* Problem description
Return the records as they stand. No picture is to be included.

* Records for this task
*** Block opens ***
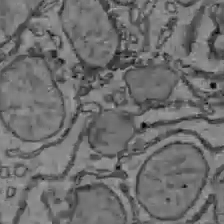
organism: C57BL Mouse
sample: Liver
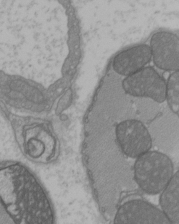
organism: C57BL Mouse
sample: Heart
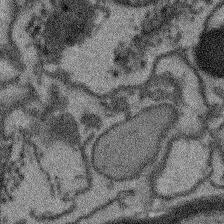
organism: Arabidopsis thaliana
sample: Root tip
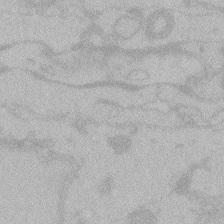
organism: Zebrafish
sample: Macrophage infected with Toxoplasma gondii
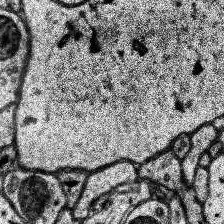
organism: Human
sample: Temporal Lobe
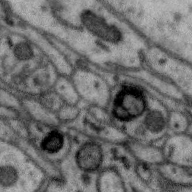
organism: Zebra finch
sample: Brain
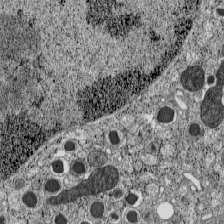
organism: C57BL Mouse
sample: Pancreatic islet
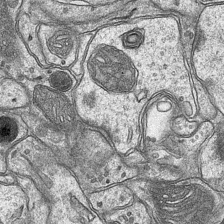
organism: Mouse
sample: CA1 Hippocampus
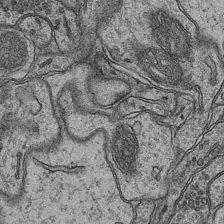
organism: Mouse
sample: CA1 Hippocampus
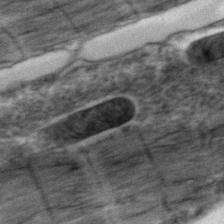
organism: Zebrafish
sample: Zebrafish embryo
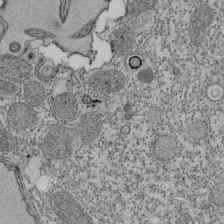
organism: Tetrahymena
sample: Cilia in tetrahymena
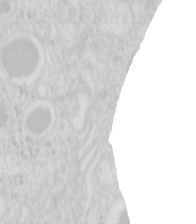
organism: Mouse
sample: Pancreas
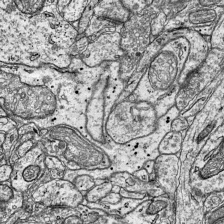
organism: Mouse
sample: Visual Cortex
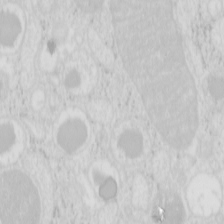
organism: Mouse
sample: Pancreas
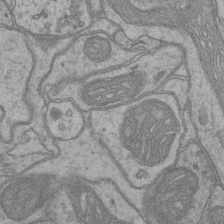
*** Block closes ***
* Answer section
organism: C57BL Mouse
sample: Liver
organism: C57BL Mouse
sample: Heart
organism: Arabidopsis thaliana
sample: Root tip
organism: Zebrafish
sample: Macrophage infected with Toxoplasma gondii
organism: Human
sample: Temporal Lobe
organism: Zebra finch
sample: Brain
organism: C57BL Mouse
sample: Pancreatic islet
organism: Mouse
sample: CA1 Hippocampus
organism: Mouse
sample: CA1 Hippocampus
organism: Zebrafish
sample: Zebrafish embryo
organism: Tetrahymena
sample: Cilia in tetrahymena
organism: Mouse
sample: Pancreas
organism: Mouse
sample: Visual Cortex
organism: Mouse
sample: Pancreas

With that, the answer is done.